I was wondering, is MAC cheaper in Hong Kong or Tokyo Duty Free? :/ I'm trying to get a better deal, and yeah. Any light which could be shed would be lovely!


----------



## cuddlybear (Oct 3, 2008)

Hong Kong for sure. US cosmetics in Tokyo are all ridiciously priced.

Go check out the Duty Free Shop in Tsim Sha Tsui, they have collections coming out in sync with US (way ahead of other MAC counters in HK). Got some special traveller's edition from time to time too.


----------



## Kitface (Oct 4, 2008)

Thanks so much! 
	

	
	
		
		

		
		
	


	




 I'll be sure to stop by there the next time I'm in HK!


----------



## breechan (Oct 4, 2008)

Yes, I can confirm. Japan MAC prices are about 30% higher than Canada, and Hong Kong prices are about the same as Canada, or slightly less. The last time I was in Hong Kong, I spent a loooooooot of $$ on MAC because it's just too expensive in Japan.


----------



## oddinary (Oct 4, 2008)

Another vote for Hong Kong. I was very, very surprised when I found out the Shiseido lash primer costs more in Japan than HK. :/ High luxury tax?


----------



## Kitface (Oct 5, 2008)

Whoa, really? Crazy! I'm guessing Shu Uemura is probably cheaper in HK, too.. Thanks, guys! Now I def have to go to HK! 
	

	
	
		
		

		
		
	


	




ETA: Does anyone know if they stock empty pro palettes in HK?


----------



## gigiopolis (Oct 5, 2008)

You can also find a lot of hidden gems at Sasa and Bonjour if you ever go to Hong Kong!

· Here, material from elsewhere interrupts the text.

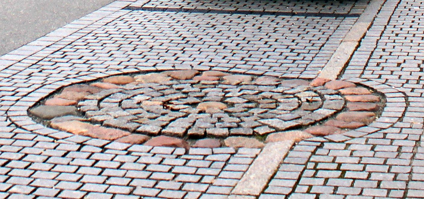 Kennzeichnung eines sich ehemals auf dem heutigen Gelände des Marktes befindlichen Brunnens in Elsterwerda.
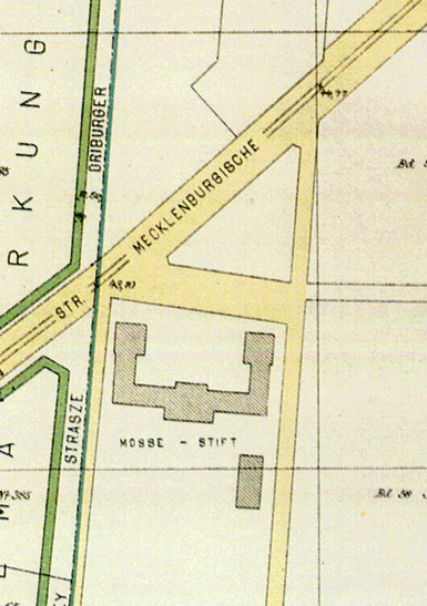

I love the Duty Free in TST, they have a lot of traveller's edition things - the last time I was there (this summer), they had an interesting assortment of lip palettes and eyeshadow palettes that I had not seen before. I actually bought a set of two fluidlines that came with a cool leather bag and a mini 209SE brush.


----------